Sat Jan 10, 2015 7:15 pm

Ken,
that is a great way to get a induction fire, when you pump the throttle you are sending jets of fuel into the blower case, but most if it is coming back down into the carb and airbox where it will pool, if the engine sneezes thru the induction, your carb and airbox will ignite. For a hot start you can try cranking with the mixture in idle cut off and move to rich as it fires, or give it 1/2 to 1 shot of prime, if possible while cranking. It is better to get the fuel into the cylinders than into the blower on starting.

Re: 1340 cold start techniques

Sat Jan 10, 2015 7:19 pm

Lynn Allen wrote:The people at Covington Engine said to run the engine for at least 30 minutes to help burn off the water in the oil and case walls...


Getting it well into operating temperature and keeping it there a while is the key. Actually flying for an hour is even better.
If I had a dollar for every time I've had to explain to a customer why needed new expensive bits in their "Only has 100hrs SMOH (in 1999)" engine, well..I suppose I could buy a really good lunch :wink:

Re: 1340 cold start techniques

Sat Jan 10, 2015 11:09 pm

Matt Gunsch wrote:
Ken wrote:Thanks for the inputs!

Anyone have any techniques on leaving a loaded shot in the primer and adding during the start?


Why ? now you have a load of fuel in the primer that if the engine starts you have to do something with, it is easy enough to operate the primer if you need more.

51fixer, I have seen a number of 6s that unless the mixture is set to rich when using the wobble pump, they pour gas on the ground, I have always started with the mixture full rich as it is a float style carb, not much different than a cessna.

We get a small dribble and then the float seats and it'll be dry.

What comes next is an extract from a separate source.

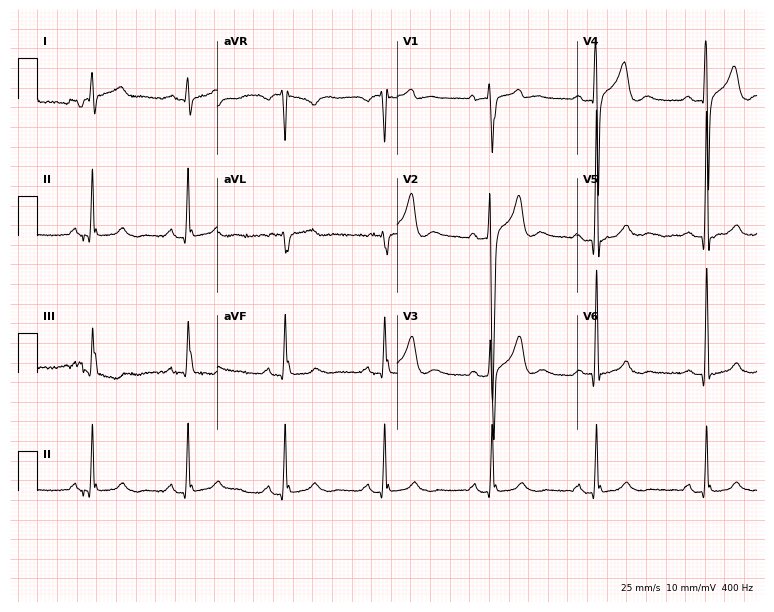
Standard 12-lead ECG recorded from a male, 35 years old (7.3-second recording at 400 Hz). Read as a normal ECG.

You can see pressure on the gauge come up at the point the seat is made.
We recently changed a carb as it would continuously dribble fuel. The float was partially sunk due to a leak developed. After repair it again seals up.
Had another that developed a leak on the accelerator pump seal.

Re: 1340 cold start techniques

Sun Jan 11, 2015 12:37 am

Matt Gunsch wrote:Ken,
that is a great way to get a induction fire, when you pump the throttle you are sending jets of fuel into the blower case, but most if it is coming back down into the carb and airbox where it will pool, if the engine sneezes thru the induction, your carb and airbox will ignite. For a hot start you can try cranking with the mixture in idle cut off and move to rich as it fires, or give it 1/2 to 1 shot of prime, if possible while cranking. It is better to get the fuel into the cylinders than into the blower on starting.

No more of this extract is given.